Tutto ciò ha portato anche a nuove pesanti restrizioni all’interno, con quarantena per l’83 per cento della popolazione, coprifuoco dalle 21, la possibilità di uscire per fare attività fisica dalle 6 alle 9 del mattino e di uscire, solo previo permesso rilasciato dalla polizia, due volte a settimana (spesa compresa). Una situazione che gli stessi cileni faticano a spiegarsi, dopo l’euforia e l’orgoglio di marzo per essere stati uno tra i paesi con il ritmo di vaccinazione più veloce di tutti. Ma proprio l’entusiasmo in realtà é stato uno dei fattori che ha concorso all’attuale ondata, perché dai più giovani, felici per le vaccinazioni, alle fasce più deboli e anziane, oltre che al personale scolastico, hanno allentato le restrizioni e iniziato ad affollare le strade delle città come se nulla fosse. Inoltre in estate non si é mai arrivati ad un azzeramento dei contagi, ma si é sempre rimasti su un plateau di 1500-1800 casi positivi giornalieri.

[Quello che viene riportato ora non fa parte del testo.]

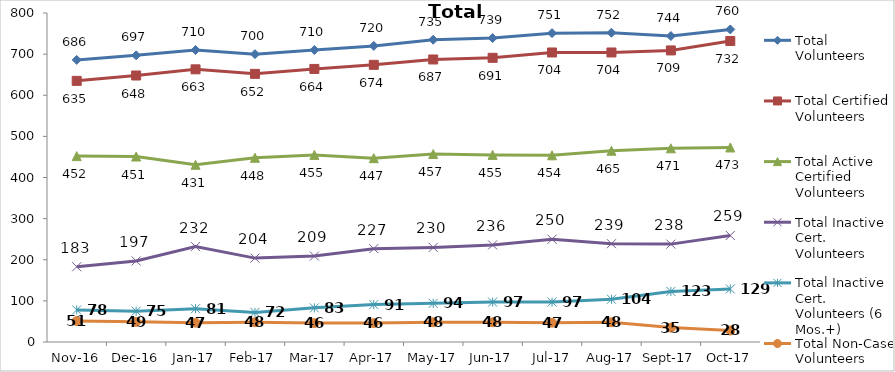
| Category | Total Volunteers | Total Certified Volunteers | Total Active Certified Volunteers | Total Inactive Cert. Volunteers | Total Inactive Cert. Volunteers (6 Mos.+) | Total Non-Case Volunteers |
|---|---|---|---|---|---|---|
| 2016-11-01 | 686 | 635 | 452 | 183 | 78 | 51 |
| 2016-12-01 | 697 | 648 | 451 | 197 | 75 | 49 |
| 2017-01-01 | 710 | 663 | 431 | 232 | 81 | 47 |
| 2017-02-01 | 700 | 652 | 448 | 204 | 72 | 48 |
| 2017-03-01 | 710 | 664 | 455 | 209 | 83 | 46 |
| 2017-04-01 | 720 | 674 | 447 | 227 | 91 | 46 |
| 2017-05-01 | 735 | 687 | 457 | 230 | 94 | 48 |
| 2017-06-01 | 739 | 691 | 455 | 236 | 97 | 48 |
| 2017-07-01 | 751 | 704 | 454 | 250 | 97 | 47 |
| 2017-08-01 | 752 | 704 | 465 | 239 | 104 | 48 |
| 2017-09-01 | 744 | 709 | 471 | 238 | 123 | 35 |
| 2017-10-01 | 760 | 732 | 473 | 259 | 129 | 28 |
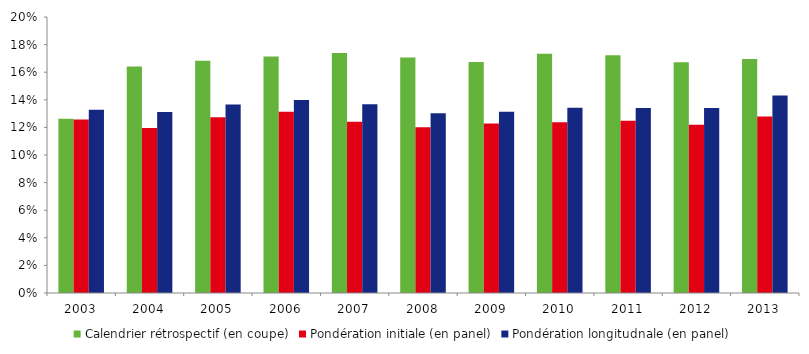
| Category | Calendrier rétrospectif (en coupe) | Pondération initiale (en panel) | Pondération longitudnale (en panel) |
|---|---|---|---|
| 2003.0 | 0.126 | 0.126 | 0.133 |
| 2004.0 | 0.164 | 0.12 | 0.131 |
| 2005.0 | 0.168 | 0.127 | 0.137 |
| 2006.0 | 0.171 | 0.131 | 0.14 |
| 2007.0 | 0.174 | 0.124 | 0.137 |
| 2008.0 | 0.171 | 0.12 | 0.13 |
| 2009.0 | 0.167 | 0.123 | 0.131 |
| 2010.0 | 0.173 | 0.124 | 0.134 |
| 2011.0 | 0.172 | 0.125 | 0.134 |
| 2012.0 | 0.167 | 0.122 | 0.134 |
| 2013.0 | 0.17 | 0.128 | 0.143 |
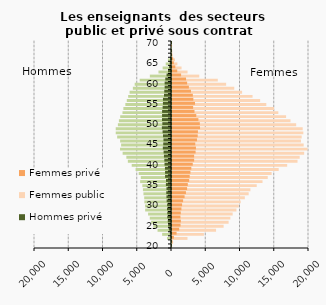
| Category | Femmes public | Femmes privé |
|---|---|---|
| 20.0 | 5 | 2 |
| 21.0 | 158 | 52 |
| 22.0 | 2262 | 279 |
| 23.0 | 4657 | 667 |
| 24.0 | 6430 | 1045 |
| 25.0 | 7535 | 1247 |
| 26.0 | 8262 | 1296 |
| 27.0 | 8519 | 1236 |
| 28.0 | 8854 | 1284 |
| 29.0 | 9407 | 1375 |
| 30.0 | 9755 | 1472 |
| 31.0 | 10031 | 1620 |
| 32.0 | 10631 | 1837 |
| 33.0 | 11191 | 2034 |
| 34.0 | 11444 | 2202 |
| 35.0 | 12369 | 2306 |
| 36.0 | 13214 | 2508 |
| 37.0 | 13976 | 2586 |
| 38.0 | 14543 | 2690 |
| 39.0 | 15574 | 2822 |
| 40.0 | 16814 | 3029 |
| 41.0 | 18324 | 3230 |
| 42.0 | 18639 | 3230 |
| 43.0 | 19293 | 3445 |
| 44.0 | 19788 | 3495 |
| 45.0 | 19219 | 3397 |
| 46.0 | 18826 | 3643 |
| 47.0 | 18928 | 3754 |
| 48.0 | 19173 | 3787 |
| 49.0 | 19077 | 4093 |
| 50.0 | 18127 | 4061 |
| 51.0 | 17296 | 3855 |
| 52.0 | 16654 | 3546 |
| 53.0 | 15522 | 3285 |
| 54.0 | 14894 | 3086 |
| 55.0 | 13766 | 3358 |
| 56.0 | 12866 | 3115 |
| 57.0 | 11758 | 3042 |
| 58.0 | 10233 | 2768 |
| 59.0 | 9089 | 2463 |
| 60.0 | 7903 | 2210 |
| 61.0 | 6683 | 2050 |
| 62.0 | 3978 | 1328 |
| 63.0 | 2268 | 767 |
| 64.0 | 1392 | 483 |
| 65.0 | 785 | 268 |
| 66.0 | 442 | 173 |
| 67.0 | 88 | 23 |
| 68.0 | 38 | 4 |
| 69.0 | 2 | 2 |
| 70.0 | 0 | 1 |
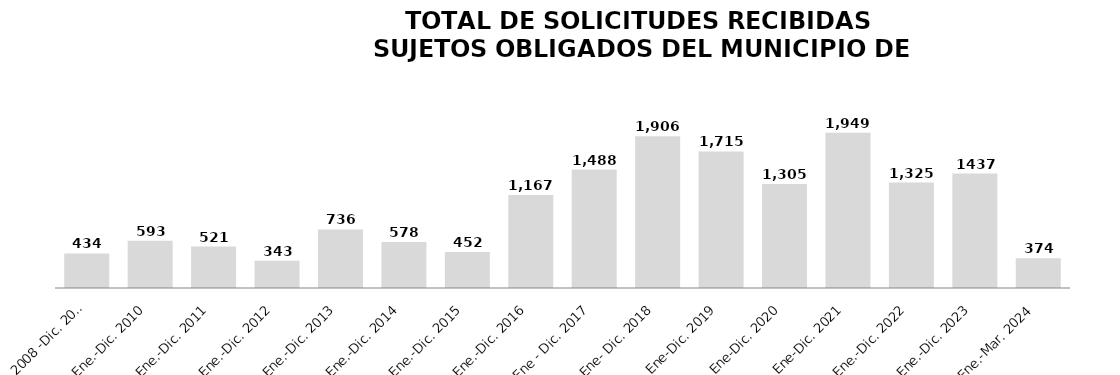
| Category | Series 0 |
|---|---|
| Nov. 2008 -Dic. 2009 | 434 |
| Ene.-Dic. 2010 | 593 |
| Ene.-Dic. 2011 | 521 |
| Ene.-Dic. 2012 | 343 |
| Ene.-Dic. 2013 | 736 |
| Ene.-Dic. 2014 | 578 |
| Ene.-Dic. 2015 | 452 |
| Ene.-Dic. 2016 | 1167 |
| Ene - Dic. 2017 | 1488 |
| Ene- Dic. 2018 | 1906 |
| Ene-Dic. 2019 | 1715 |
| Ene-Dic. 2020 | 1305 |
| Ene-Dic. 2021 | 1949 |
| Ene.-Dic. 2022 | 1325 |
| Ene.-Dic. 2023 | 1437 |
| Ene.-Mar. 2024 | 374 |
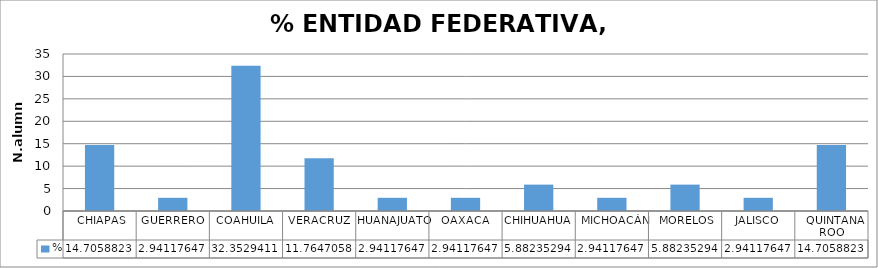
| Category | % |
|---|---|
|  CHIAPAS | 14.706 |
| GUERRERO | 2.941 |
| COAHUILA | 32.353 |
| VERACRUZ | 11.765 |
| HUANAJUATO | 2.941 |
| OAXACA | 2.941 |
| CHIHUAHUA | 5.882 |
|  MICHOACÁN | 2.941 |
|  MORELOS | 5.882 |
| JALISCO | 2.941 |
|  QUINTANA ROO | 14.706 |

Secondo Claudia Cortés, vicepresidente della Società di Infettivologia Cilena, “la situazione che stiamo vivendo ora in Cile é paragonabile a quella vissuta nel Regno Unito al ritorno delle vacanze estive. Senza contare che nei mesi estivi sono state autorizzate, con permessi speciali, 4 e 5 milioni di persone a muoversi per le vacanze in varie aree del paese, dove oggi si hanno i maggiori tassi di ricovero e malati”. E poi ci sono la stanchezza da pandemia e l’insofferenza alle restrizioni, molto rispettate nella prima fase del 2020, ma al costo di un impatto socio-economico pesantissimo, che si é andato ad aggiungere alla situazione di grande conflittualità che alla fine del 2019 aveva portato alle proteste sociali, che avevano messo a ferro e fuoco gran parte delle principali città, con ingenti danni per il commercio e le attività economiche. Per sopravvivere, le persone che lavorano nell’economia informale e non hanno ricevuto alcun tipo di aiuto dallo Stato, hanno continuato ad uscire per lavorare.

Infine, ma non meno importante, c’é il tema delle varianti del coronavirus che hanno iniziato a circolare, soprattutto quella brasiliana. Molti esperti sospettano che sia la responsabile di questa nuova ondata di contagi, grazie alla sua capacità di sfuggire al vaccino. Un dubbio sempre più pressante dopo che la stessa Cina ha ammesso che l’efficacia dei suoi vaccini é bassa. E anche se il ministro cileno delle Scienze e della tecnologia, Andrés Couve, ha difeso l’efficacia del vaccino cinese (delle 15 milioni di dosi di vaccino ricevute in Cile, 13 sono appunto Sinovac), la verità “è che attualmente non abbiamo informazioni a favore dell’efficacia di Sinovac contro le varianti”, spiega al sito interferencia.cl la genetista Florencia Tevy.

“In Cile non abbiamo un numero sulla prevalenza di questa variante. Le uniche osservazioni che conosco sono quelle riportatemi dai medici che lavorano in prima linea, che osservano un diverso quadro clinico rispetto al 2020, ma non possiamo sapere se c’è un collegamento tra le due cose”. È anche vero che, come rileva Juan Carlos Said, dell’Imperial College di Londra, l’immunità più forte si raggiunge dopo la seconda dose di vaccino e per vedere “calare il numero di morti e ricoveri, bisognerà avere l’80 per cento della popolazione vaccinata”. Le prossime settimane saranno quindi decisive.